London: Bruchlandung auf dem Flughafen Heathrow
Mit 136 geschockten Passagieren an Bord hat eine Boeing 777 der Britisch Airways am Donnerstag eine Bruchlandung auf dem Flugplatz London-Heathrow ohne Explosion überstanden.
London. "Wir hatten enormes Glück im Unglück", erklärten Insassen des Großraumflugzeugs. Sie hatten einen elfstündigen Flug aus Peking hinter sich, als ihre Maschine nach Berichten von Augenzeugen beim Landeanflug plötzlich nach links absackte und dann weit über die südliche Landebahn von Heathrow auf Grasboden entlangschoss. Wie durch ein Wunder wurden nur vier Insassen leicht verletzt.

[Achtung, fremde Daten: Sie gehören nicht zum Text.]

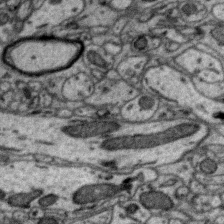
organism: Zebra finch
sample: Brain
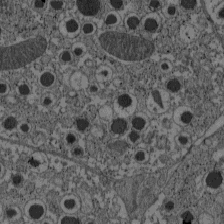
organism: C57BL Mouse
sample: Pancreatic islet
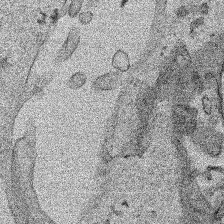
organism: Human
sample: Mitochondria in HCT116 cells
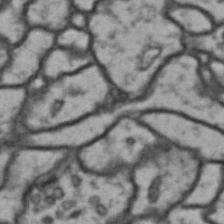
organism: Drosophila
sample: Brain
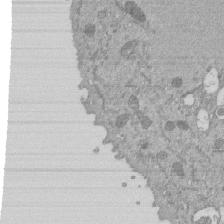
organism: Mouse
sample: ED-1 cell nuclei; centrioles
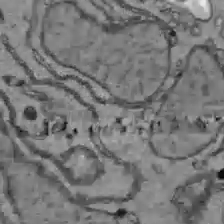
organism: C57BL Mouse
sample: Liver
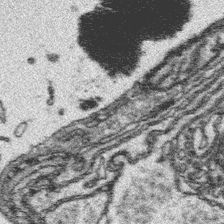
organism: Platynereis dumerilii
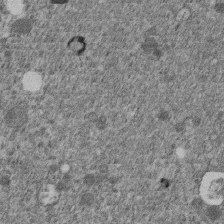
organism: C. elegans
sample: C. elegans embryo early stage
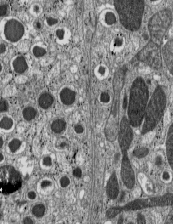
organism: C57BL Mouse
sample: Pancreatic islet
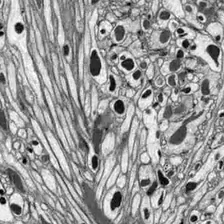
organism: Drosophila
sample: Optic lobe
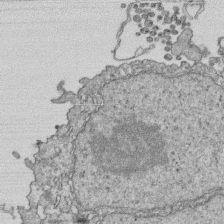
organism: Human
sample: HeLa cell HIV synapse
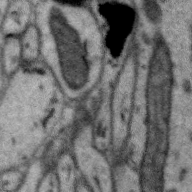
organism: Zebra finch
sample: Brain
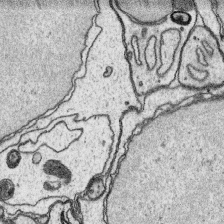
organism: Platynereis dumerilii
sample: Parapodia
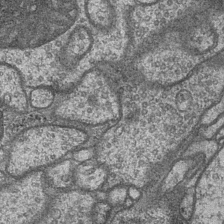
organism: Drosophila
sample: Optic medulla
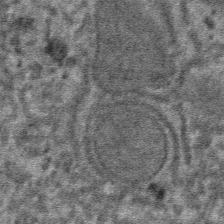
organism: Mouse
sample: Mouse hepatocytes
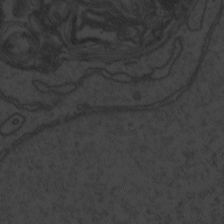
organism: Zebrafish
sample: Macrophage infected with Toxoplasma gondii
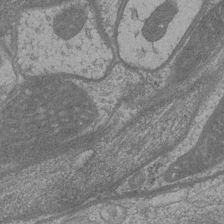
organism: Drosophila
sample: Optic medulla
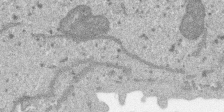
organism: Human
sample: Lung epithelial cells infected with SARS-CoV-2
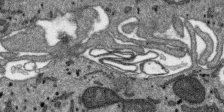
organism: Human
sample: Lung epithelial cells, uninfected (mock) control
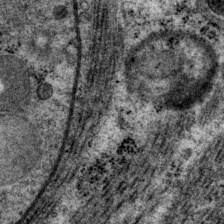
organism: P. pacificus
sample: Pharynx

"Das Flugzeug sackte weg, dann kam es wieder in die Gerade", schilderte der Augenzeuge Neil Jones. "Der Pilot schien zu kämpfen, um sie irgendwie gerade zu halten." Das Flugzeug sei bereits unmittelbar hinter dem Zaun des Landebereiches aufgesetzt, berichtete der Sender BBC. Die Maschine sei dann ausgebrochen und schließlich bei ungewöhnlich lautem Heulen eines der beiden Triebwerke zum Stehen gekommen. Kurz zuvor waren beide Fahrwerke abgebrochen.
Ein Fahrwerk wurde vollständig abgerissen und blieb auf der Grasfläche neben der Start- und Landebahn liegen. Die Radhalterung auf der linken Seite durchbrach unmittelbar am Rumpf die Tragfläche, beschädigte jedoch offenkundig nicht die Treibstoffzufuhr.
Die Evakuierung des Flugzeugs sei "wie im Lehrbuch" verlaufen, schilderten Zeugen. "Es gab keine Panik, alle Leute blieben zunächst sitzen, die Mannschaft war bestens vorbereitet, und es ging alles sehr, sehr schnell", schilderte der Passagier Fernando Prado Reportern. "Wir hatten natürlich großes Glück. Es ist, als habe ich in der Lotterie gewonnen."
Unmittelbar nach dem Stillstand der Boeing kurz vor 13 Uhr Ortszeit (14 Uhr MEZ) konnten alle Insassen über die vier Rettungsrutschen das Flugzeug verlassen. British-Airways-Chef Willie Walsh dankte der Besatzung für ihren professionellen Einsatz, der maßgeblich zur Rettung aller Passagiere beigetragen habe.
Der Aufprall des Flugzeugs auf dem Boden sei sehr hart gewesen, berichteten Insassen. "Alle Umstände machen klar, dass es eine echte Bruchlandung war", sagte Luftfahrtexperte Sean Maffet dem Sender BBC. Zuvor hatte British Airways noch von einer "Notlandung" gesprochen. Als solche sehen Experten jedoch eine Landung nur dann an, wenn sie mit einer Vorwarnung erfolgt und die Passagiere entsprechend darauf eingestellt sind. Die Passagiere seien "nicht gewarnt worden, dass die Landung irgendwie ungewöhnlich verlaufen könnte", berichtete die BBC.
Während viele Passagiere in Angst um ihr Leben ins Freie drängten, saß unweit der Unglücksmaschine der britische Premierminister Gordon Brown in der Ersten Klasse eines anderen Flugzeugs und wartete auf dessen Start. Zusammen mit einer Delegation britischer Geschäftsleute wollte er ausgerechnet dorthin fliegen, wo die Bruchlandungs-Boeing herkam: nach Peking. Browns Abflug verzögerte sich - wie die Starts viele anderer Maschinen auch - um mehrere Stunden. Zur Beruhigung auch des Premierministers konnte die Polizei rasch jeden Verdacht auf einen Terroranschlag in der landenden Maschine ausräumen.
Nach der Bruchlandung des Fluges BA 038 kam es in Heathrow zu erheblichen Verspätungen, da die südliche Landebahn vollkommen geschlossen wurde. Zahlreiche Flüge nach Heathrow wurden zu den Flughäfen Stansted und Luton im Norden Londons umgeleitet. Die konkreten Ursachen der Bruchlandung sollen von einer Untersuchungskommission ermittelt werden.
Fachleute sagten dem Sender BBC, Fehler der Besatzung seien nahezu auszuschließen. Die Crew habe unter den gegeben Umständen „vorbildlich“ gehandelt. Sehr vieles - darunter das von Zeugen beschriebene plötzliche seitliche Absacken der Maschine deute auf einen Triebwerksschaden hin. Die Boeing 777 - der Flugzeugtyp ist seit 1994 im Einsatz - gilt allerdings als eines der sichersten Flugzeuge der Welt. Bislang ist keine Maschine dieses Typs abgestürzt.